Notice how clean that is, it's almost identical to the configurations when describing the cluster using GCP client, gcloud container clusters describe my-gke-cluster --zone us-central1-a. Both the Cloud Provider (which is Google) and Crossplane are talking the same language.

That's the beauty about it IMO, there is no need to write any custom code, written in different languages (i.e HCL), instead just define a YAML file and deploy it, that's it (IDE's also provide yaml-language-servers with schema for auto-completion to know what available options are there, and if not it's always possible to refer to the documentation).

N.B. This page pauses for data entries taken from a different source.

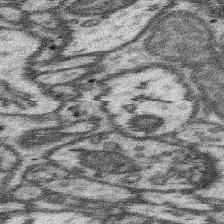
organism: Mouse
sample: Somatosensory cortex neuropil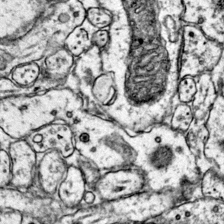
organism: Mouse
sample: Primary visual cortex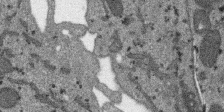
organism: Human
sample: Lung epithelial cells infected with SARS-CoV-2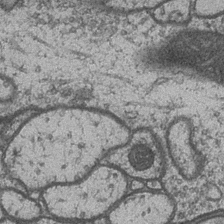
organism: Drosophila
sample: Optic medulla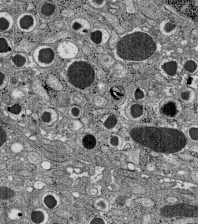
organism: C57BL Mouse
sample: Pancreatic islet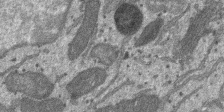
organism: Human
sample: Lung epithelial cells infected with SARS-CoV-2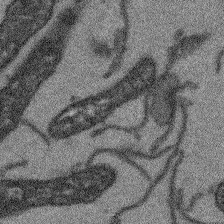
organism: Arabidopsis thaliana
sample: Root tip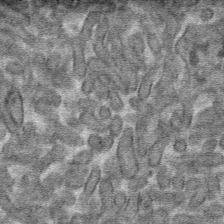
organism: Mouse
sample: Mouse hepatocytes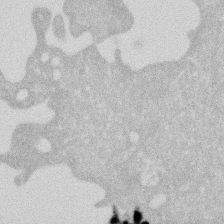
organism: Human
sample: HIV infected U937 cells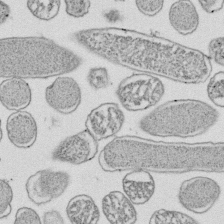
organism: E. coli
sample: Bacterial nucleoid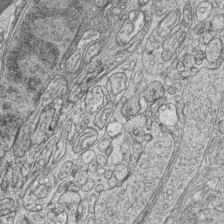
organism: Zebrafish
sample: synaptic ribbons in rod cells and cone cells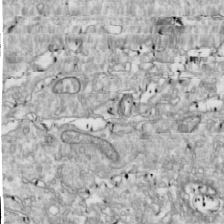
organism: Drosophila
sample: Cell division; meiosis; drosophila spermatocytes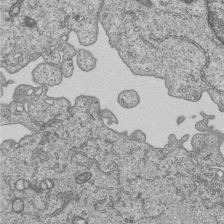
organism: Human
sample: MDA-MB-231 cells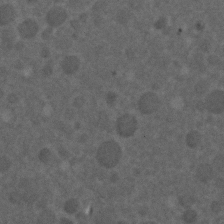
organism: C. elegans
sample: C. elegans embryo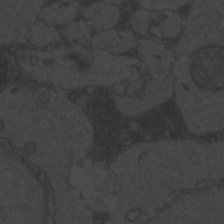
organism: Zebrafish
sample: Macrophage infected with Toxoplasma gondii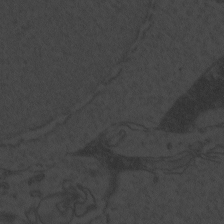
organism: Zebrafish
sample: Macrophage infected with Toxoplasma gondii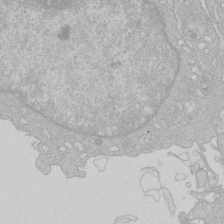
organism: Human
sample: Macrophage cells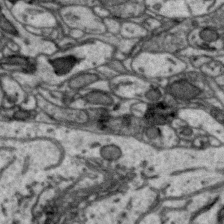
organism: Zebra finch
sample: Brain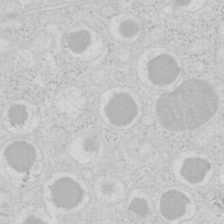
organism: Mouse
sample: Pancreas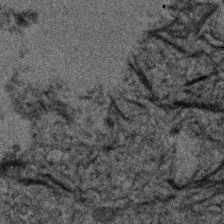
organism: Human
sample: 1205lu cells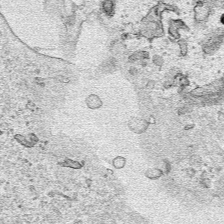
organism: Human
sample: Mitochondria in HCT116 cells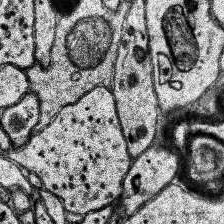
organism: Human
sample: Temporal Lobe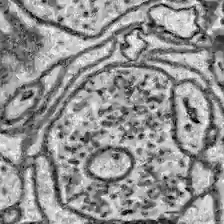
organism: Zebrafish
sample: Brain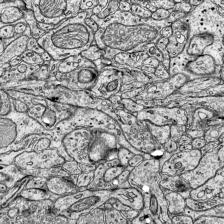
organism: Mouse
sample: Visual Cortex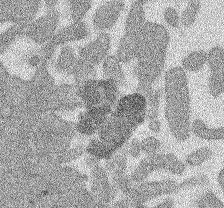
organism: Human
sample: HeLa cells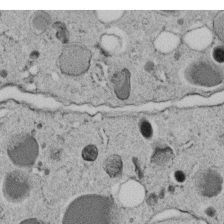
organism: C. elegans
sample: C. elegans embryo early stage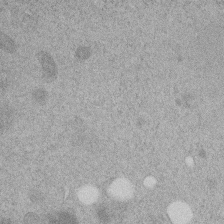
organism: C. elegans
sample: C. elegans embryo early stage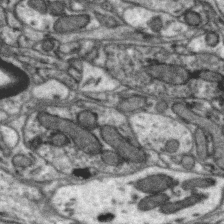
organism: Zebra finch
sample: Brain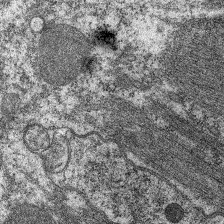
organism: C. elegans
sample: Pharynx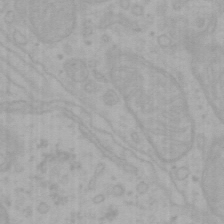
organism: Mouse
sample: Choroid plexus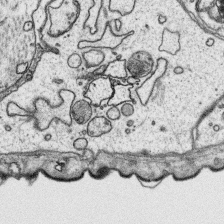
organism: Platynereis dumerilii
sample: Parapodia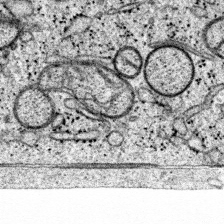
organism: Human
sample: HeLa cells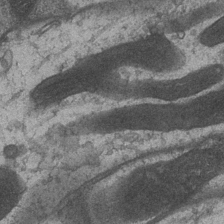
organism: Drosophila
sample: Optic medulla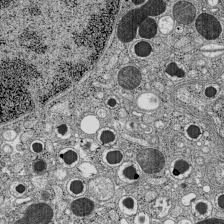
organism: C57BL Mouse
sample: Pancreatic islet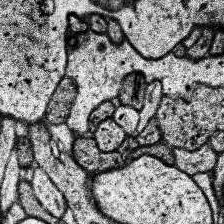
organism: Human
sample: Temporal Lobe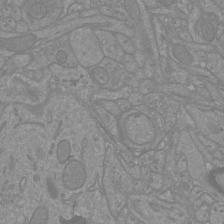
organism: Mouse
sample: Cortical neurons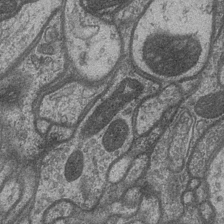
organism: Drosophila
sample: Optic medulla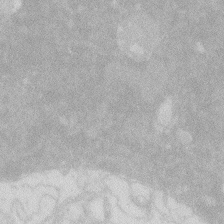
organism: Zebrafish
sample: Macrophage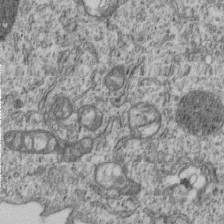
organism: Human
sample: MDA-MB-231 cells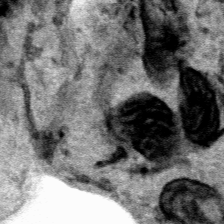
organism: Human
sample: Mitochondria in HCT116 cells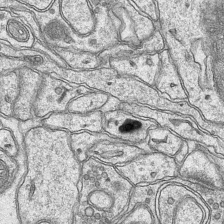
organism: Mouse
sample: CA1 Hippocampus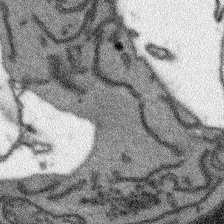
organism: Arabidopsis thaliana
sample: Root tip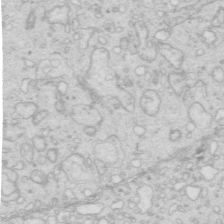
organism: Mouse
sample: Multiciliated cells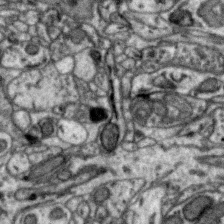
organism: Zebra finch
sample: Brain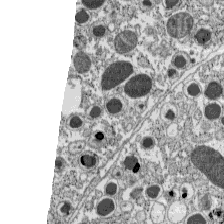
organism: C57BL Mouse
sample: Pancreatic islet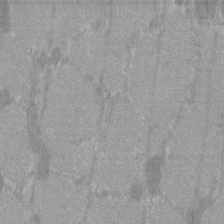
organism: C57BL Mouse
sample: Tibialis anterior muscle cell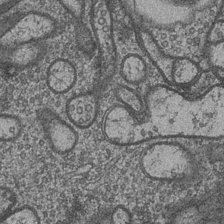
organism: Drosophila
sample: Optic medulla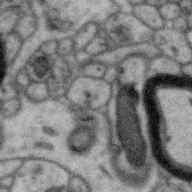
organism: Zebra finch
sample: Brain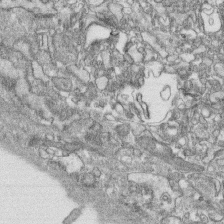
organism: Human
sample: CRL-1474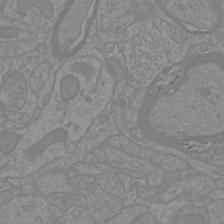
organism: Mouse
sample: Cortical neurons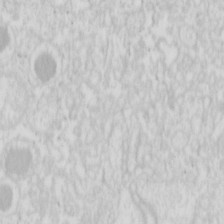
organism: Mouse
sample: Pancreas

Although it brings us closer to GitOps workflow, it's still not perfect by itself, because in reality you don't want to run kubectl apply -f <Above mentioned yaml files> as it defeats the purpose of maintaining everything using Git Versioning. Additionally you can leverage another tool called ArgoCD, that will be configured to watch the git repository for changes, once you push those YAML files, ArgoCD will detect the changes and deploy it to the configured Crossplane cluster. If you remove this above mentioned file from the git repository, ArgoCD will detect that and delete my-gke-cluster mentioned above. If one decides to log into GCP and modify the resources manually, i.e add another worker node to the cluster, this worker node would be deleted because the only source of truth is the YAML file definition that is stored in a git remote repository and is being tracked by Kubernetes API reconciling loop.

The following diagram visualize the way this workflow works:

Infrastructure as data

You could potentially also separate ArgoCD and Crossplane with two different clusters if you happen to need them to be Highly Available (HA) for your configuration and avoiding single point of failure (SPOF), although since both domain logics handle configurations, and for simplicity purposes I've decided to have them in one single cluster, I think it's perfectly fine, depending on your specific use-case.

Conclusion

Although I really like this KNative Crossplane tool, this article isn't just about that, I mentioned this tool because I think it's a great example for an IaD and it's resembles how the perfect GitOps workflow should be.

Although I used Terraform for many years and I really liked it for most use-cases, I want to mention that Crossplane isn't just yet a full replacement of Terraform (considering the amount of modules developed for Terraform etc), but it's getting there and it needs support from the open source community. If something is missing on their documentation or API you can easily support their project on github by sending them a pull request.

Personally I like the idea of having one to one configurations comparison, where with IaC I have to compare Code with YAML configurations provided by the different cloud providers, not ideal.

Using Terraform to manage your infrastructure requires less setup than Crossplane (i.e for Terraform you don't need to have it running inside of a Kubernetes cluster), but honestly creating a Kubernetes cluster isn't such a difficult task to do with today's tools, so if you look on the overall advantages and security policies you get out of the box, I think it's definitely worth it.